Untuk diketahui, aset tanah ini terletak di Kelurahan Mamboro, Kota Palu.

Gubernur Anwar Hafid dari Jakarta menjelaskan, penyerahan aset hasil sitaan kepada pemerintah provinsi sebagai bagian dari upaya pemanfaatan barang rampasan negara agar kembali memberikan manfaat bagi masyarakat.

Penyerahan aset itu menjadi bentuk komitmen negara dalam memastikan barang hasil rampasan dapat digunakan untuk kepentingan yang lebih produktif.

Pemerintah berharap aset tersebut dapat dimanfaatkan secara tepat sasaran untuk mendukung kebutuhan daerah.

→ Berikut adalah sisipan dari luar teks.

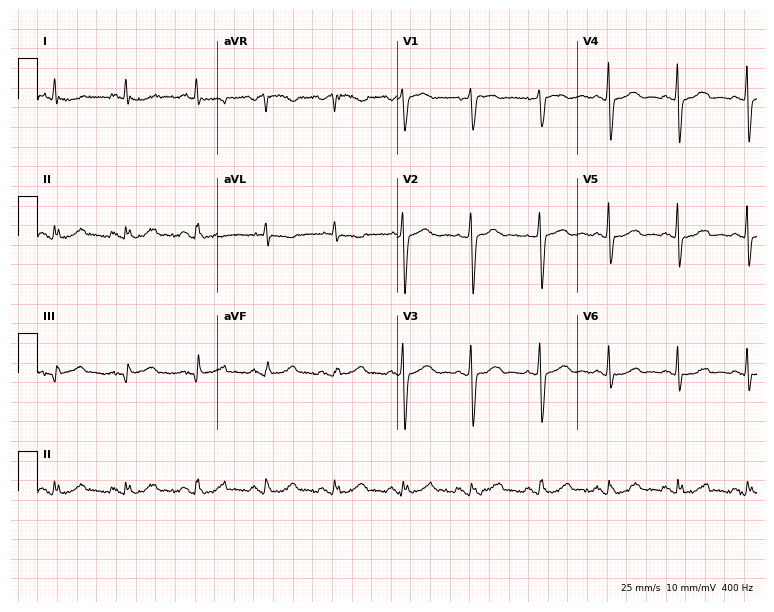
12-lead ECG from a female, 61 years old. Screened for six findings — first-degree AV block, right bundle branch block, left bundle branch block, sinus bradycardia, atrial fibrillation, sinus tachycardia — none is recorded.
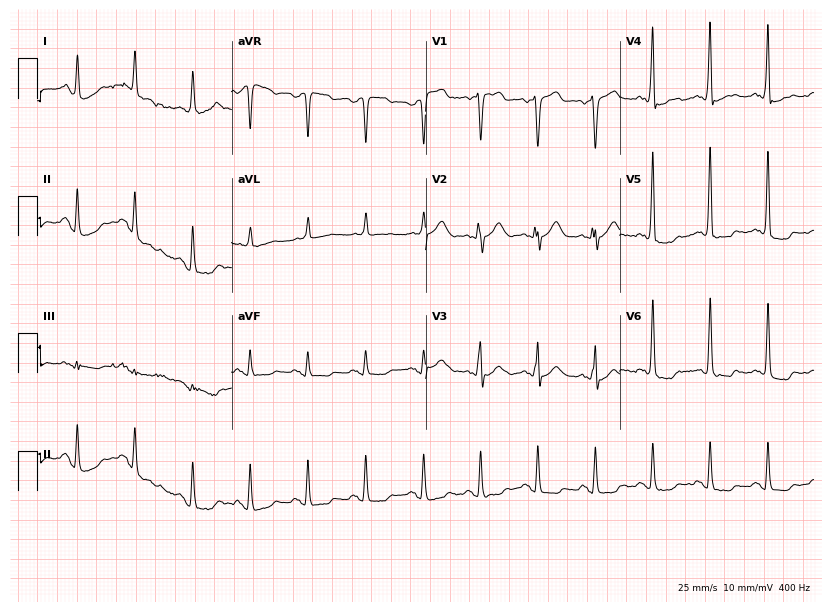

Gubernur Anwar Hafid juga menyampaikan apresiasi atas penyerahan aset tersebut kepada Pemerintah Provinsi Sulawesi Tengah.

Ia menilai langkah tersebut menunjukkan sinergi antara pemerintah pusat dan daerah dalam mengoptimalkan pemanfaatan aset negara.

“Tentunya kami berterima kasih kepada KPK yang telah memberikan barang rampasan negara kepada kami. Letaknya yang strategis tentu akan sangat bermanfaat bagi sarana prasarana Pemerintah Provinsi,” ucap Gubernur Anwar Hafid.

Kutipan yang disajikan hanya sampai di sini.